- _PROBLEM DETAILS_: Each entry should be printed exactly, with its images omitted.

- _ENTRIES SHOWN_:
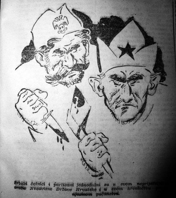 Promidzbena karikatura iz NDH koja predstavlja partizane i četnike kao zločince
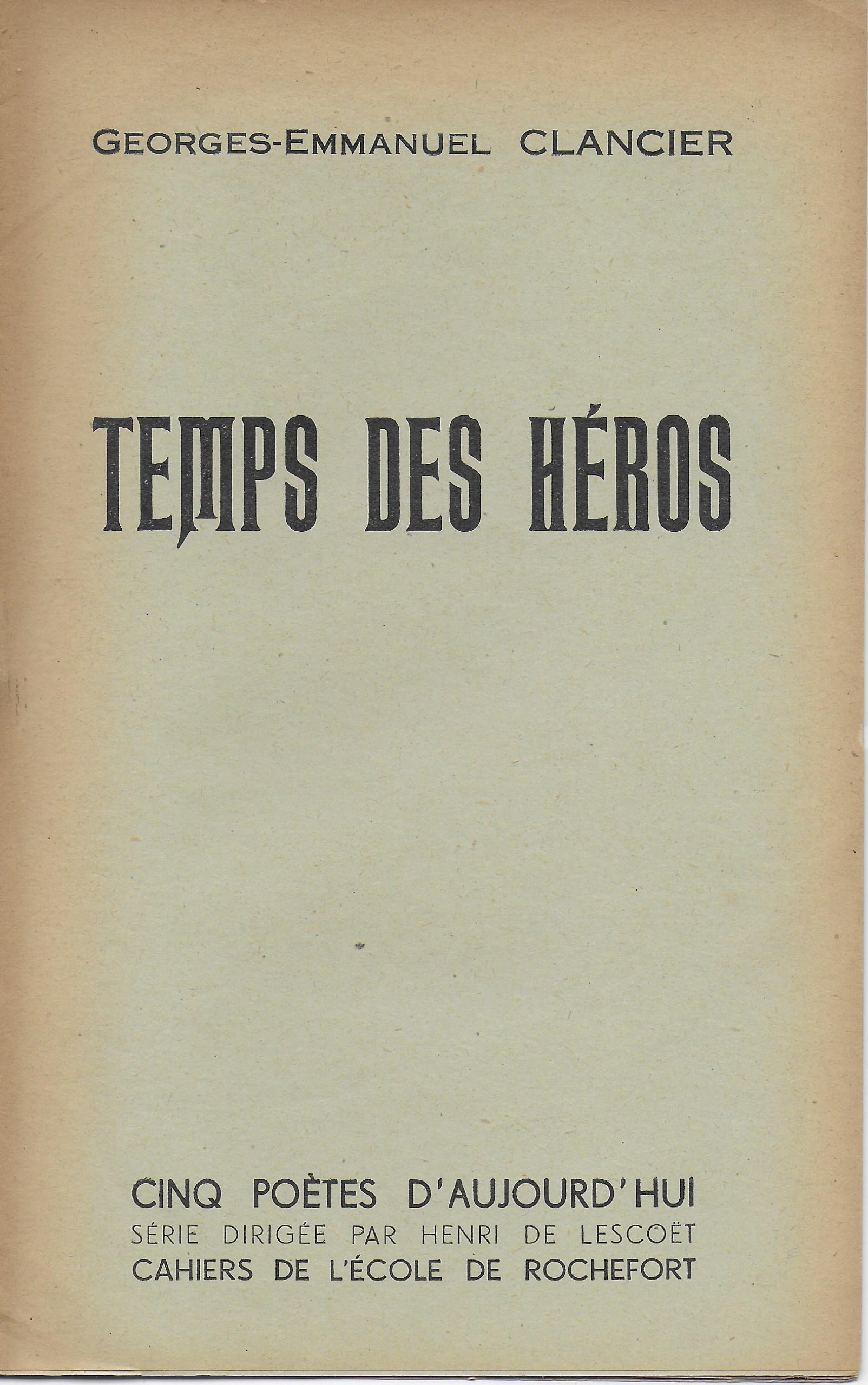 1er recueil de poèmes de Georges-Emmanuel Clancier, écrits avant 1939, publiés en 1943
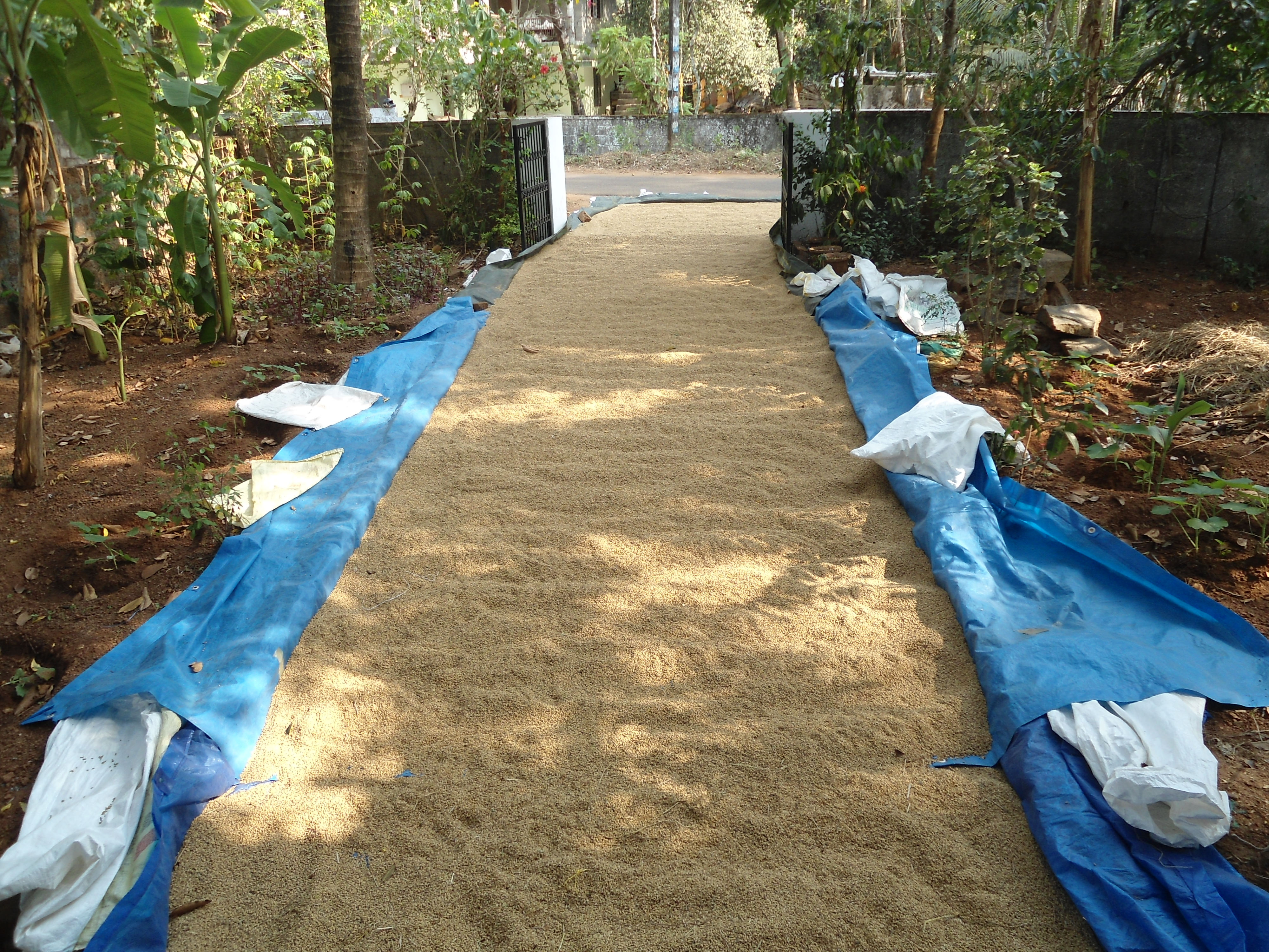 വീട്ടുമുറ്റത്തെ നെല്ല് ഉണക്കല്‍. തൃശ്ശൂരില്‍ നിന്നും
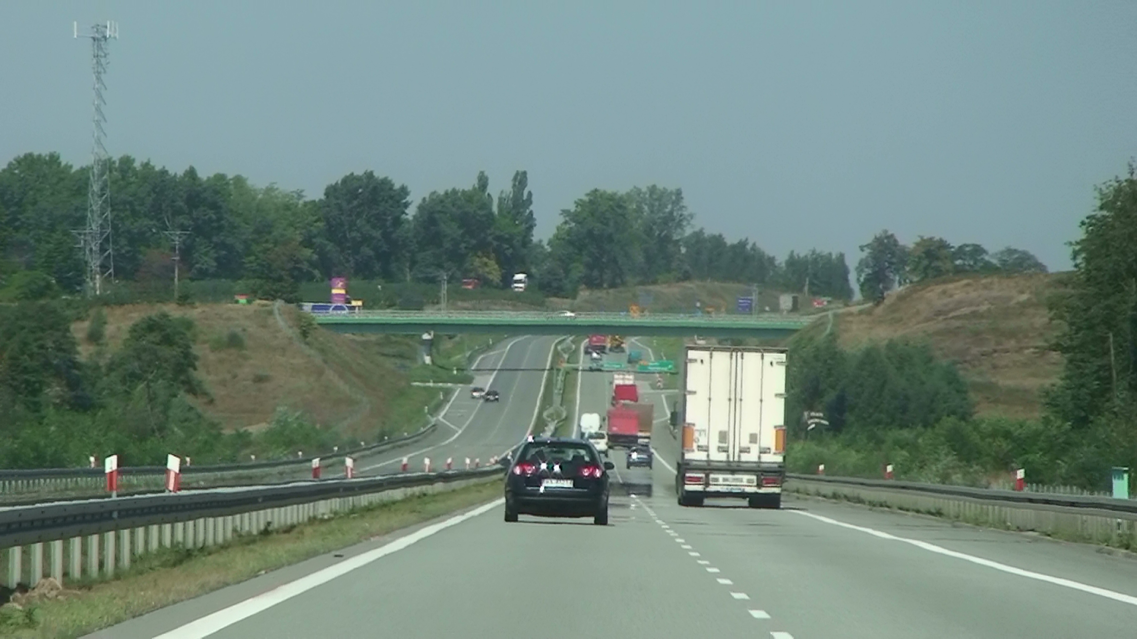 Droga ekspresowa S7 - obwodnica Białobrzegów
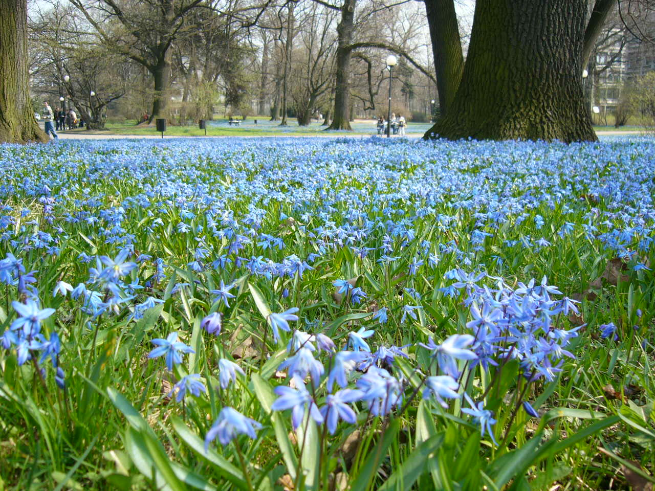 Park Klepacza w Łodzi, kwitnące cybulice
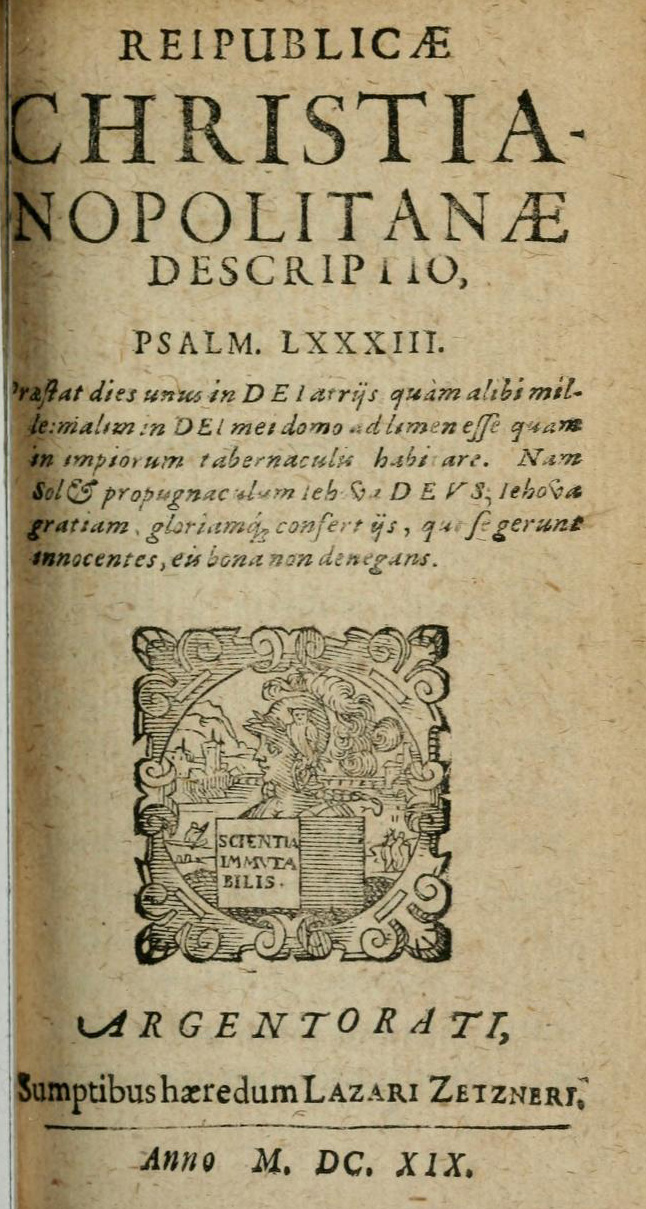 Titelblatt von Johann Valentin Andreaes Reipublicae Christianopolitanae descriptio. Argentorati 1619
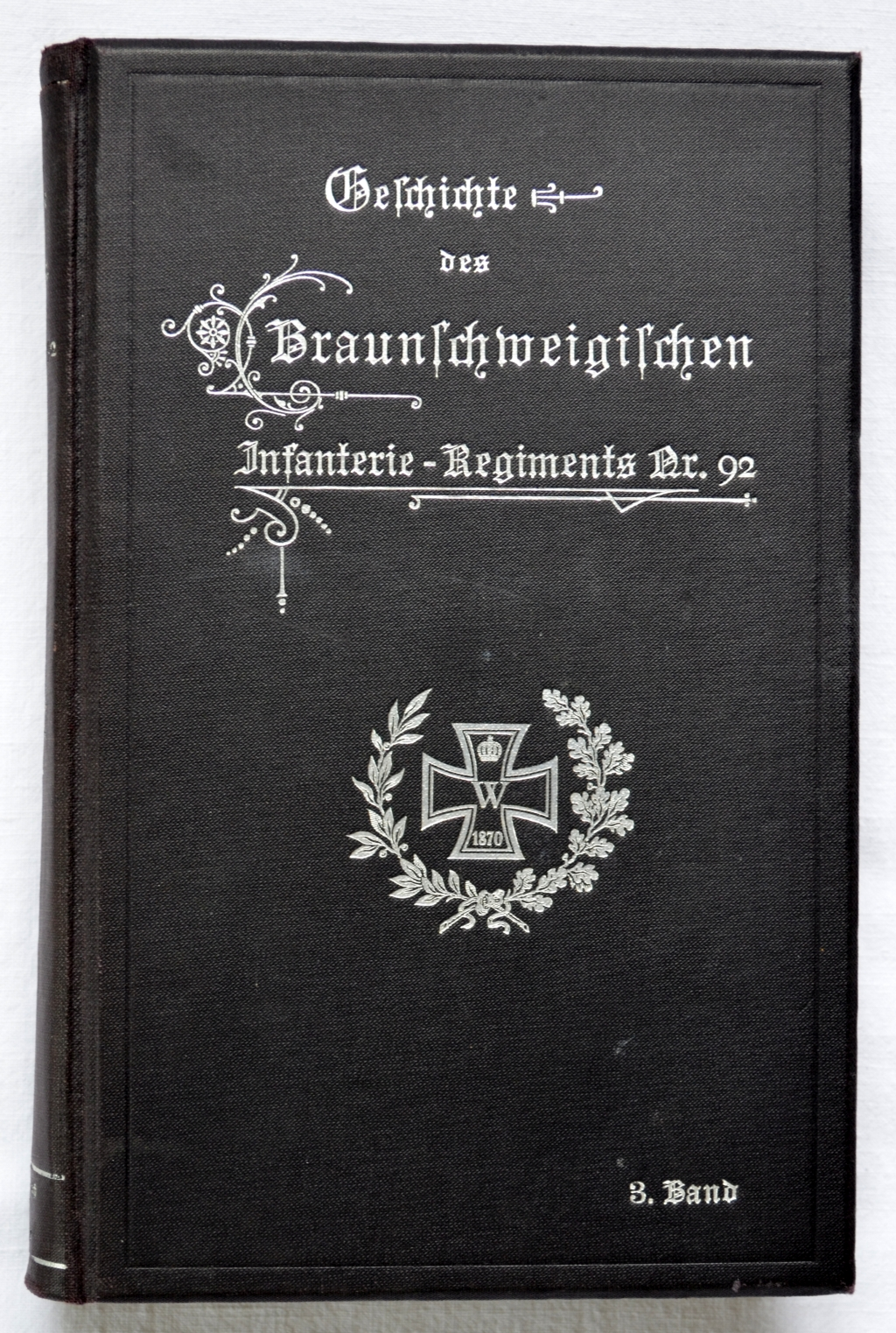 Einband des 3. Bandes von: Gustav von Kortzfleisch: Geschichte des Herzoglich Braunschweigischen Infanterie-Regiments Nr. 92 und seiner Stammtruppen 1809–1902., 3 Bände, Druck und Verlag Albert Limbach, Braunschweig 1896–1903.
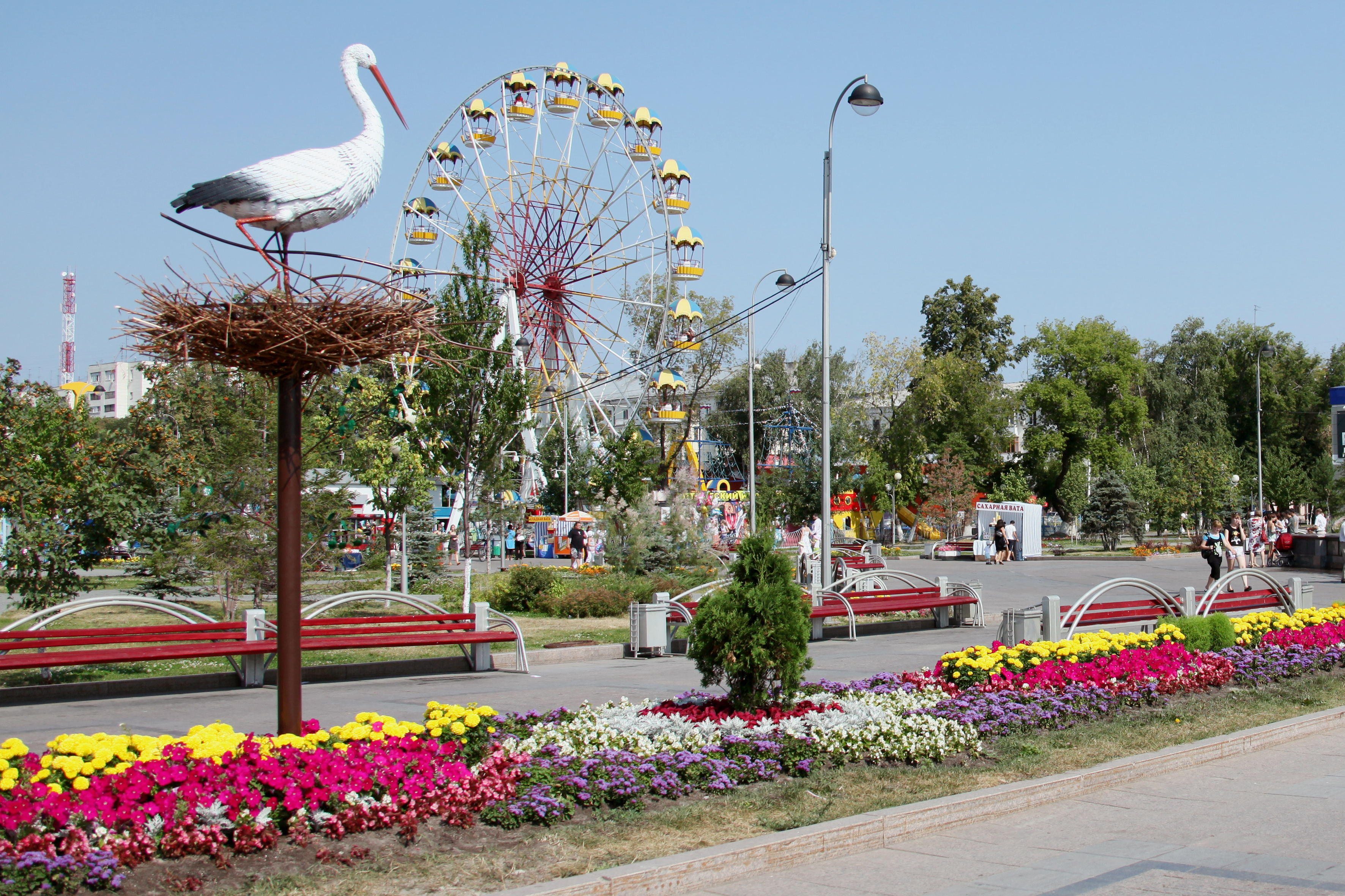 Kolora bulvardo. Tjumeno, Rusio.
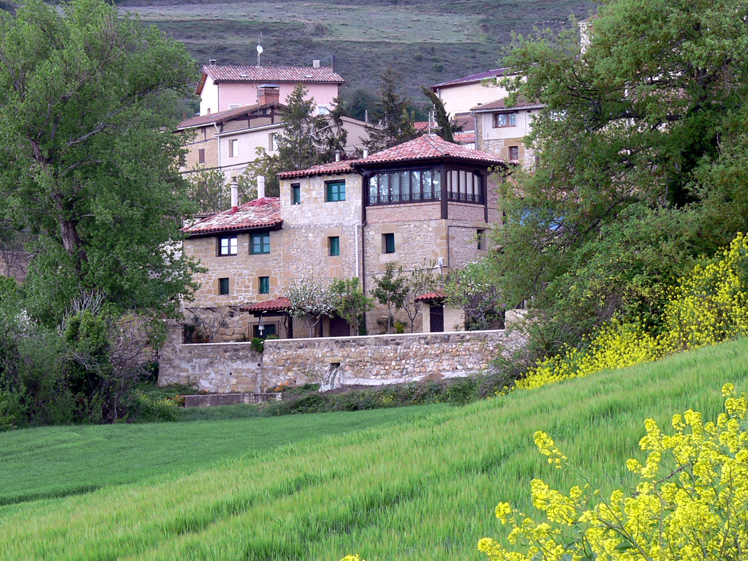 Galbárruli, La Rioja - España.
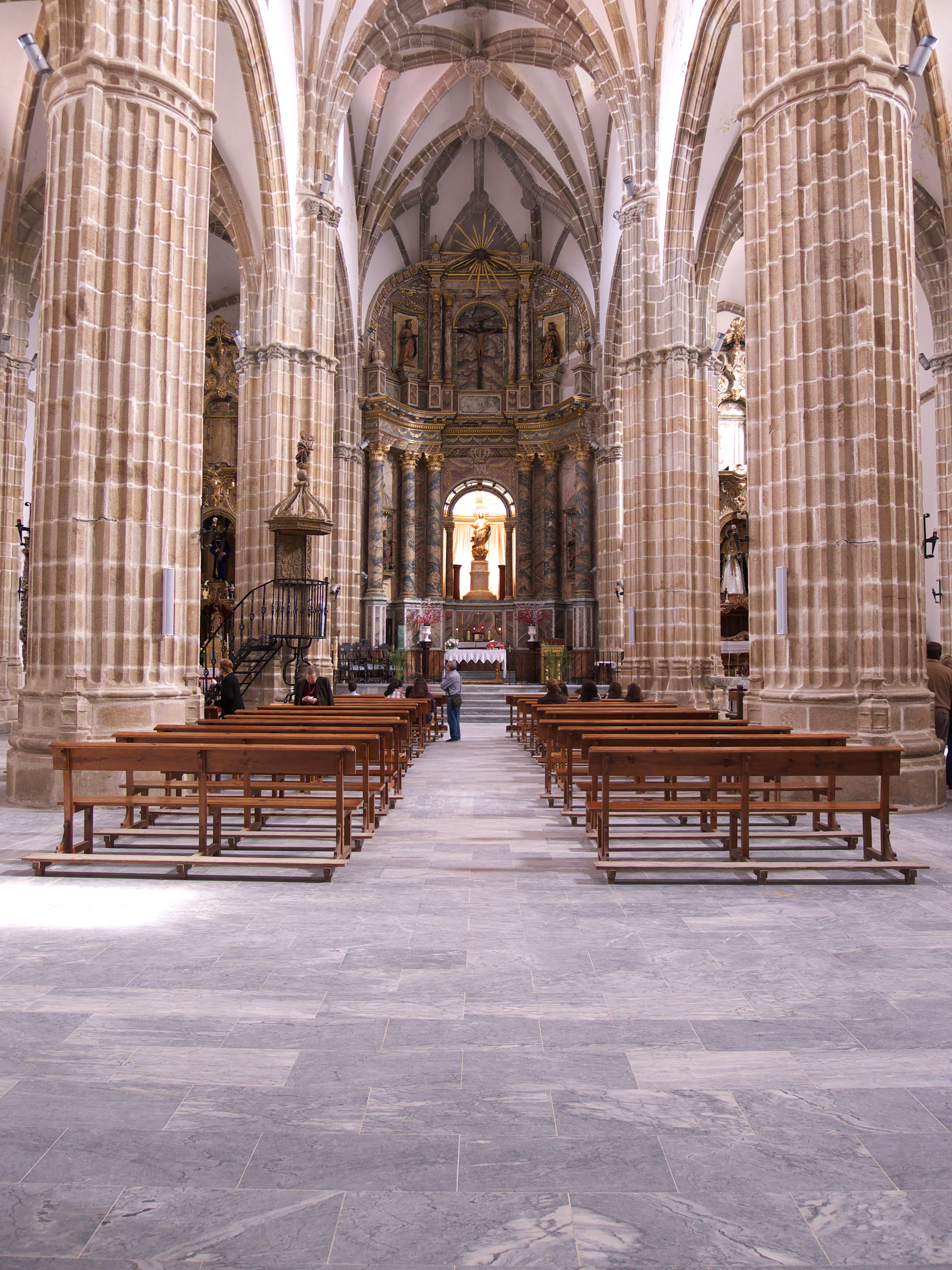 A finales del siglo XV, el Arzobispado de Sevilla decide sustituir la obra de los siglos XIII y XIV. Trazada por el maestro del gótico Alonso Rodríguez, o su anterior Juan de Hoces, alcanzará su última fase constructiva a principios del XVII, a causa de problemas financieros y a la guerra con Portugal.
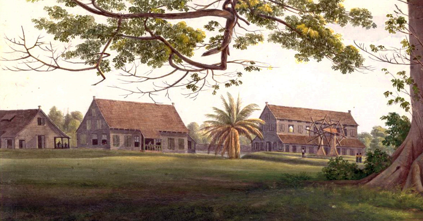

- _RESULT OF THIS EXERCISE_:
 Promidzbena karikatura iz NDH koja predstavlja partizane i četnike kao zločince
 1er recueil de poèmes de Georges-Emmanuel Clancier, écrits avant 1939, publiés en 1943
 വീട്ടുമുറ്റത്തെ നെല്ല് ഉണക്കല്‍. തൃശ്ശൂരില്‍ നിന്നും
 Droga ekspresowa S7 - obwodnica Białobrzegów
 Park Klepacza w Łodzi, kwitnące cybulice
 Titelblatt von Johann Valentin Andreaes Reipublicae Christianopolitanae descriptio. Argentorati 1619
 Einband des 3. Bandes von: Gustav von Kortzfleisch: Geschichte des Herzoglich Braunschweigischen Infanterie-Regiments Nr. 92 und seiner Stammtruppen 1809–1902., 3 Bände, Druck und Verlag Albert Limbach, Braunschweig 1896–1903.
 Kolora bulvardo. Tjumeno, Rusio.
 Galbárruli, La Rioja - España.
 A finales del siglo XV, el Arzobispado de Sevilla decide sustituir la obra de los siglos XIII y XIV. Trazada por el maestro del gótico Alonso Rodríguez, o su anterior Juan de Hoces, alcanzará su última fase constructiva a principios del XVII, a causa de problemas financieros y a la guerra con Portugal.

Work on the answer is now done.